The clearance marks a milestone for one group in particular — Charlotte Gaydos and a point-of-care STI diagnostics development center she helped to establish at Johns Hopkins University.

Since 2007, Gaydos and her team at JHU has been attacking the problem of STIs on multiple fronts. That year, they won funding from National Institute of Biomedical Imaging and Bioengineering to support their own work on the subject and also to offer seed funding to startup companies developing new technologies.

Called the Center for Point-of-Care Technologies Research for Sexually Transmitted Diseases, the group has supported three early development projects for rapid molecular STI testing every year since and just finished the first year of its third five-year cycle, Gaydos said in an interview.

The center funded Binx in 2008, Gaydos said, back when it was known as Atlas Genetics and based in the UK. It gave a small grant to the then three-year-old spinout from the University of Bath and molecular diagnostics firm Osmetech, and the company in turn used the data generated to get more funding from the UK, Gaydos said.

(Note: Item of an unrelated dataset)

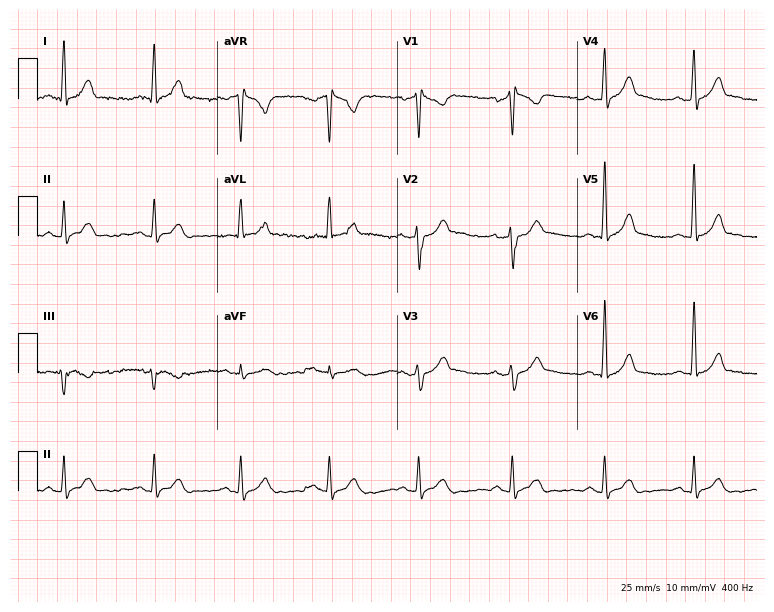
12-lead ECG (7.3-second recording at 400 Hz) from a 51-year-old man. Screened for six findings — first-degree AV block, right bundle branch block, left bundle branch block, sinus bradycardia, atrial fibrillation, sinus tachycardia — none is recorded. Only these six findings were labelled.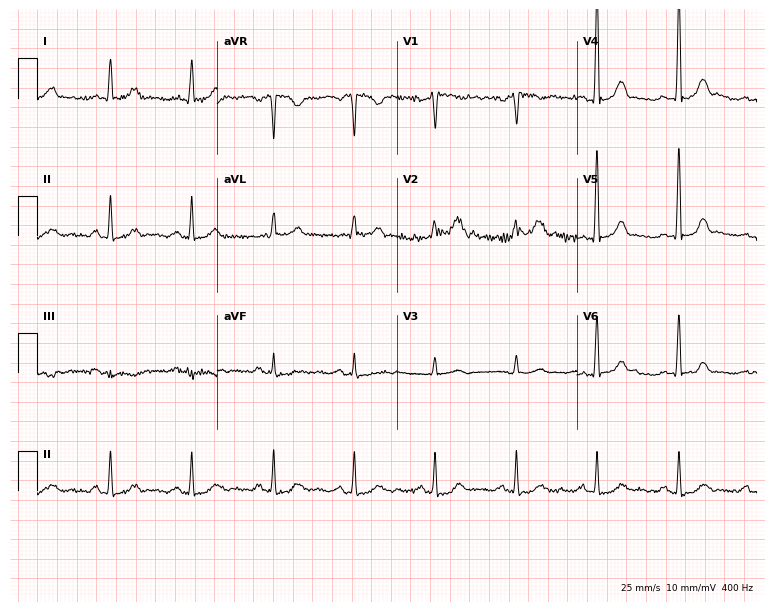
ECG (7.3-second recording at 400 Hz) — a 56-year-old male. Labelled as a normal ECG.

Regarding Binx's clearance, Gaydos said, "We're very pleased. We sort of feel like they are one of our children."

Overall, it can take 10 years to bring a test to market, and the cost and effort of a clinical trial are a hurdle, Gaydos said, noting that the JHU center was one of the clinical trial test sites for the Binx io instrument and Chlamydia trachomatis and Neisseria gonorrhea (CT/NG) test.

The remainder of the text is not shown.